“Just Stop Being So Negative”

Students form club to promote awareness

Emily Cummings and Liya Patel

In the last few years, the topics of mental health and mental health awareness have brought on a tremendous amount of controversy. When it comes to talking about the issue at hand, many people turn a blind eye and disregard the importance of addressing mental health. All across the nation, many students have started clubs to bring attention to mental health and how it affects students.

This year, juniors Jillian Beal and Elizabeth Willis decided it was time to create their own mental health club.

“I’ve been dealing with mental health since probably elementary school and I didn’t want other kids to think that they were alone — because you really do feel alone,” Willis said.

This was the founding idea for Mental Health Club. Beal and Willis wanted students to know that the club is a place where they can share and get their feelings out.

In the Mental Health Club, students will focus on coping skills and helping the community as a whole with mental health. Willis said there has been a negative idea about mental health since the beginning.

“We just want to address this stigma because there are teachers and students who just don’t really seem to understand,” Willis said.

Both founders of the club have mentioned the feedback has been positive and has influenced them to broaden their horizons and promote their club to attract more students.

So far, the Mental Health Club has put up posters all around the school with information on how to join and what the club addresses. Founders, Willis and Beal, explained that the club has had a hard time keeping a solid schedule this year. The club’s sponsor, Moe Edmonds, is only available on Mondays which has caused the group meetings to change to every other monday during Tiger Paws. However, Willis wants to change meetings to every Thursday when the club recollects in the fall of 2019.

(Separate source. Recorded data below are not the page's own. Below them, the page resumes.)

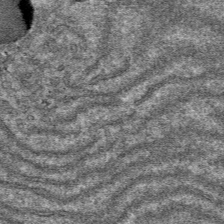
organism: Mouse
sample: Mouse hepatocytes
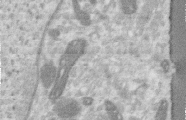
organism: Human
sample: Centriole in RPE cells
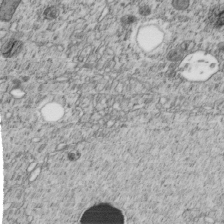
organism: C. elegans
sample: C. elegans embryo early stage
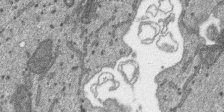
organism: Human
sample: Lung epithelial cells infected with SARS-CoV-2
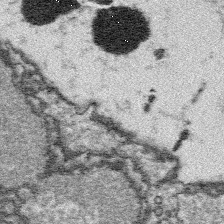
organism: Platynereis dumerilii
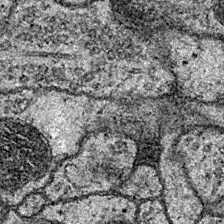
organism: Drosophila
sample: Ventral Nerve Cord
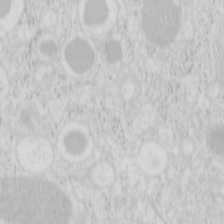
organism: Mouse
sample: Pancreas
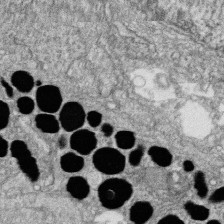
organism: Zebrafish
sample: Cilia; retinal pigment epithelium
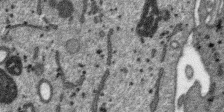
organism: Human
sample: Lung epithelial cells infected with SARS-CoV-2
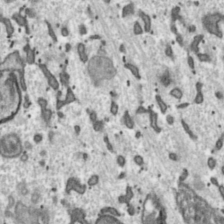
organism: Toxoplasma gondii
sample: Parasites in a vacuole inside a host cell
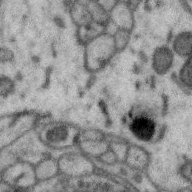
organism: Zebra finch
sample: Brain
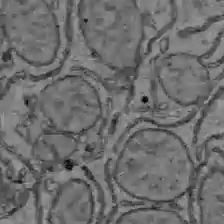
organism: C57BL Mouse
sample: Liver
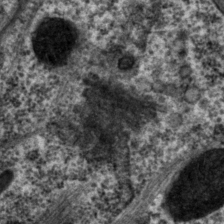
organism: P. pacificus
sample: Pharynx
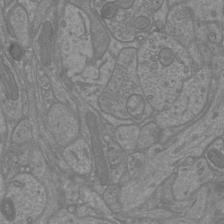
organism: Mouse
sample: Cortical neurons
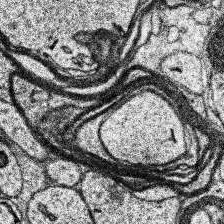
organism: Human
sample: Temporal Lobe
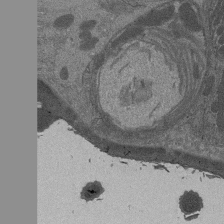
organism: Drosophila
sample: Antenna
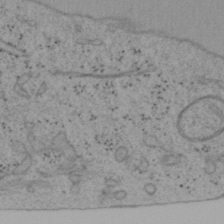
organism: Human
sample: HeLa cells
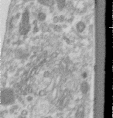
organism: Human
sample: Centriole in RPE cells
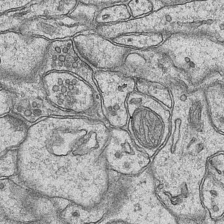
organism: Mouse
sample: CA1 Hippocampus
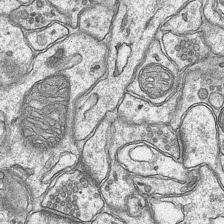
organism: Mouse
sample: CA1 Hippocampus
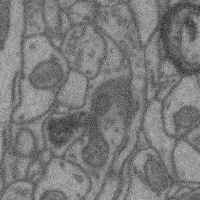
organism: Mouse
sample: Cerebral cortex
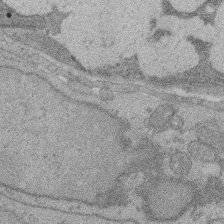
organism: Rat
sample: Salivary granule
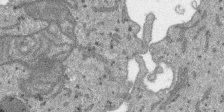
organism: Human
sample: Lung epithelial cells infected with SARS-CoV-2
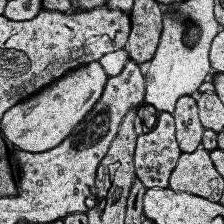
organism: Human
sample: Temporal Lobe
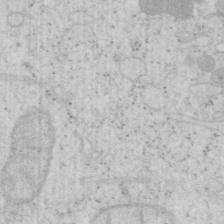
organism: Human
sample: HeLa cells
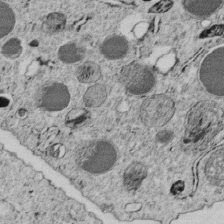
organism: C. elegans
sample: C. elegans embryo early stage
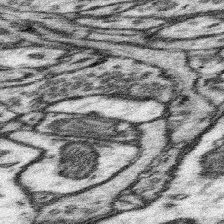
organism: Mouse
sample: Somatosensory cortex neuropil

“I hope that in the couple of years, there’s kids who feel more comfortable and feel like there’s places they can go to people they can talk to here,” Willis said.

In the future, Willis has expressed her wishes for the school to bring more attention to their club and the struggles of mental health. Another issue the club wants to address is many teachers don’t understand that if a student is breaking down in the middle of class, they need some time to regroup. Mental health is a serious topic and shouldn’t be handled lightly. The club is hoping to introduce speakers and create a list of coping skills the club members can use during hard times. Willis and Beal are now hoping to promote the club during Mental Health Club this month in April.

“It’s okay if your mental health isn’t where you want it to be. It’s just how you move on from there and the actions you take to move on from there.” Willis said.